During January - September, cash flow from investing activities was SEK
-11,015.2 million (-106.1). In January, Meda acquired 3M's European pharma
division for SEK 5,605.3 million and in May, a product portfolio from Wyeth in
the US for SEK 530.0 million. In August, Meda acquired MedPointe Inc., a US
pharma company, for SEK 4,556.5 million, less acquired cash assets. In
September, a first milestone payment was paid of SEK 205.9 million for the
acquired rights to BEMA Fentanyl in the US.
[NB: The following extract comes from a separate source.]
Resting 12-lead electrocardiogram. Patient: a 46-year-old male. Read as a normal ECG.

Cash flow from financing activities was SEK 10,168.5 million (-712.9) for
January - September. After issue expenses, the new share issue in February
generated cash flow of SEK 1,844.2 million. The MedPointe acquisition was partly
financed through a non-cash issue of SEK 1,723.7 million. The Group's higher net
borrowing led to cash flow of SEK 6,708.4 million. Dividend of SEK 116.1 million
was paid to Meda's shareholders in May. 

In Q3, the Group's increased net borrowing generated cash flow of SEK 2,843.0
million, less acquired loans in MedPointe.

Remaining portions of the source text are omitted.